Come funziona la Generative AI?

La Generative AI, per funzionare, sfrutta sofisticati modelli modelli di deep learning, ossia algoritmi che simulano i processi di apprendimento e i processi decisionale del cervello umano. Questi modelli sono in grado di identificare e codificare enormi quantità di dati per comprendere le richieste degli utenti e rispondere con nuovi contenuti contestualizzati.

In generale possiamo affermare che le fasi del funzionamento della Generative AI sono 3:

Formazione

Creazione di un foundation model utile come base per più applicazioni di IA di nuova generazione

Ottimizzazione

Adattamento del foundation model a una specifica applicazione IA di nuova generazione

Perfezionamento

Monitoraggio costante dei risultati della Generative AI per migliorarne qualità e accuratezza

Dove si applica la Generative AI?

I casi d’uso di applicazione della Generative AI per le aziende sono molteplici.
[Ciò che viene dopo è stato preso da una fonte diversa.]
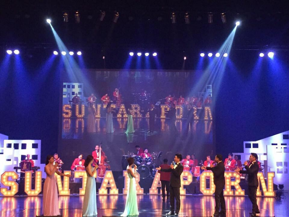 วงสุนทราภรณ์ปัจจุบัน

Tra i principali possiamo considerare:

Customer experience
chatbot di nuova generazione e gli assistenti virtuali in grado di fornire risposte customizzate e avviare azioni per conto dell’utente, sulla base di specifiche richieste.

Marketing
Risparmiare tempo e incrementare la creazione di contenuti sono obiettivi sempre più tangibili per le agenzie di marketing che sfruttano la Generative AI per realizzare testi di blog, pagine web, documentazioni, e-mail, immagini etc.

Sviluppo software
La generazione di codice per lo sviluppo di software permette di accelerarne la modernizzazione, automatizzando gran parte della codifica ripetitiva.

Gestione aziendale
Grazie alla Generative AI è possibile oggi redigere o correggere contratti, fatture e ogni genere di documenti, permettendo ai dipendenti di concentrarsi su attività più importanti e accelerando i flussi potenzialmente in tutte le arre: dalle HR, agli uffici legali, dagli acquisti alla comunicazione.

Scienza e ricerca
I modelli di Generative AI possono supportare scienziati e ricercatori nel proporre nuove soluzioni a problemi complessi, ad esempio, per sintetizzare immagini mediche.

Come abbiamo applicato la Generative AI in Neurally

La Generative AI è una delle tecnologie maggiormente utilizzate dal team di sviluppo Neurally, per dare vita a sistemi avanzati a supporto delle aziende.

Un esempio?

Nebula, il nostro ChatBot Privato, un modello generativo con un’elevata capacità di comprensione del lessico italiano, grazie a sofisticati sistemi di lettura del testo.
Dopo attenti studi, sviluppi e implementazioni, il chatbot ha raggiunto un’efficienza superiore rispetto a molti modelli sul mercato, che garantisce implementazioni in numerosi servizi aziendali.